Parkinson’s disease (PD) is a chronic neurodegenerative disease that has relatively slow progression with motor symptoms. Leucine-rich repeat kinase 2 (LRRK2) gene mutations and polymorphisms are suggested to be associated with PD. In this study, we aimed to investigate the association between single-nucleotide polymorphisms (SNPs) of the LRRK2 gene, namely, rs11176013, rs10878371, rs11835105, and PD. Genotypes of 132 PD cases and 133 healthy individuals were determined by qRT-PCR. Haplotype analysis was performed. Additionally, LRRK2 mRNA expression levels were determined in 83 PD cases and 55 healthy subjects. The relationship between LRRK2 mRNA levels, the target SNPs, and clinical data was also investigated. Our results indicated that the “GG” genotype and “G” allele of rs11176013 and the “CC” genotype and “C” allele of rs10878371 were more frequent in cases. The “GCG” haplotype was significantly more frequent in cases. LRRK2 mRNA expression levels in patients were significantly lower than those in healthy individuals. The patients with the “CC” genotype for rs10878371 and the “GG” genotype for rs11176013 had decreased LRRK2 mRNA levels. We found that the rs11176013 “GG” genotype and the rs10878371 “CC” genotype were less frequently seen in cases with akinetic rigid or combined akinetic rigid and tremor-dominant initial symptoms. Consequently, our results demonstrate that the rs11176013 and rs10878371 polymorphisms are associated with PD in a Turkish cohort, and moreover, these results suggest that these polymorphisms may affect the expression of the LRRK2 gene and disease progression and thus play a role in the pathogenesis of PD.

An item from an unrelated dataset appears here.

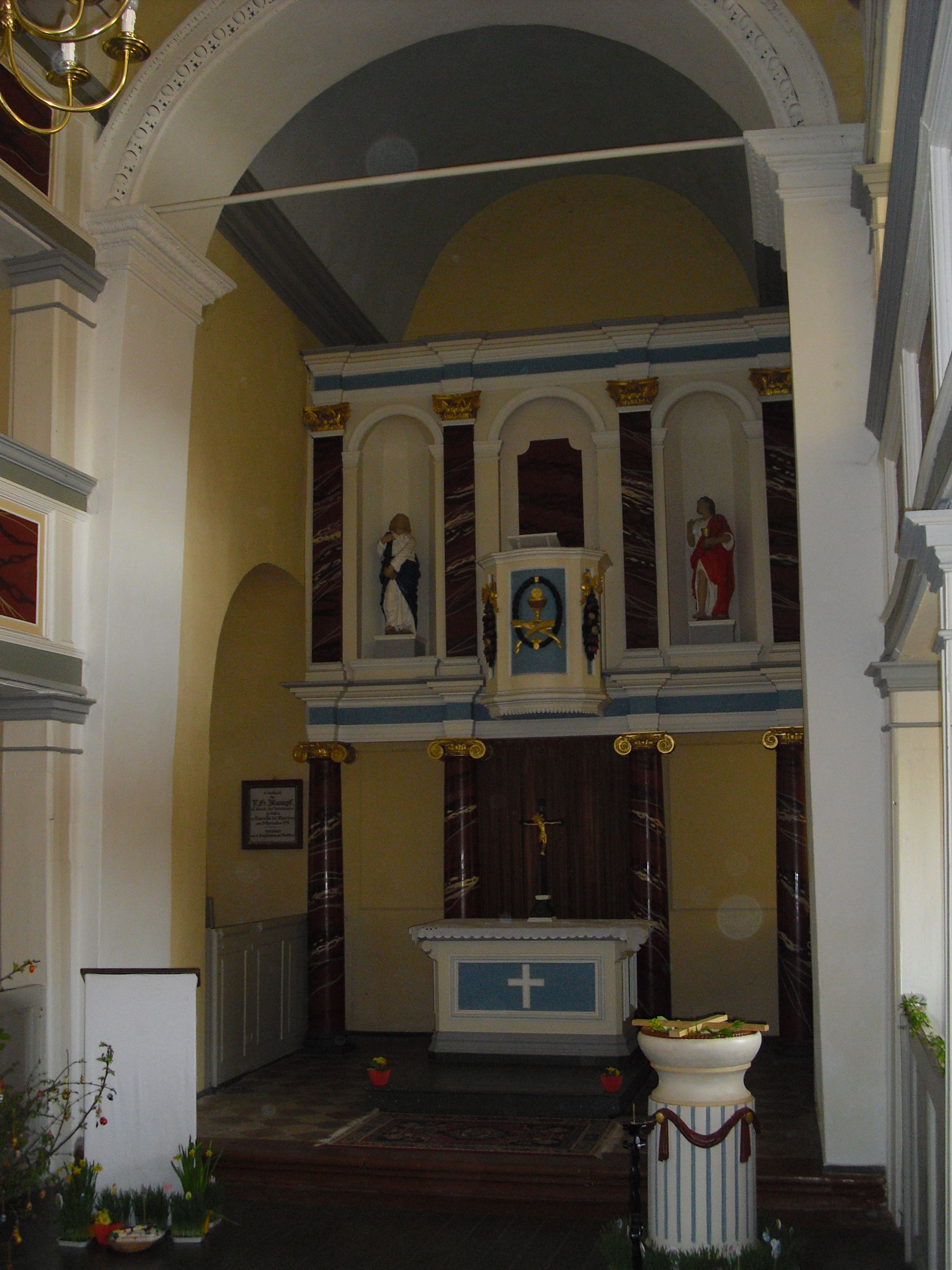 Altarraum der Marienkirche Mattstedt

帕金森病 (PD) 是一种慢性神经退行性疾病，具有运动症状的进展相对缓慢。富含亮氨酸的重复激酶 2 (LRRK2)基因突变和多态性被认为与 PD 相关。在这项研究中，我们旨在研究LRRK2基因的单核苷酸多态性 (SNP) 之间的关联，即 rs11176013、rs10878371、rs11835105 和 PD。通过 qRT-PCR 确定 132 例 PD 病例和 133 例健康个体的基因型。进行了单倍型分析。此外，在 83 名 PD 病例和 55 名健康受试者中测定了LRRK2 mRNA 表达水平。LRRK2之间的关系还研究了 mRNA 水平、目标 SNP 和临床数据。我们的结果表明，rs11176013的“GG”基因型和“G”等位基因以及rs10878371的“CC”基因型和“C”等位基因在病例中更为常见。“GCG”单倍型在病例中明显更频繁。患者的LRRK2 mRNA表达水平显着低于健康个体。rs10878371为“CC”基因型和rs11176013为“GG”基因型的患者LRRK2降低mRNA水平。我们发现 rs11176013 “GG” 基因型和 rs10878371 “CC” 基因型在运动僵硬或结合运动僵硬和震颤为主的初始症状的病例中较少见。因此，我们的研究结果表明 rs11176013 和 rs10878371 多态性与土耳其队列中的 PD 相关，此外，这些结果表明这些多态性可能影响LRRK2基因的表达和疾病进展，从而在 PD 的发病机制中发挥作用.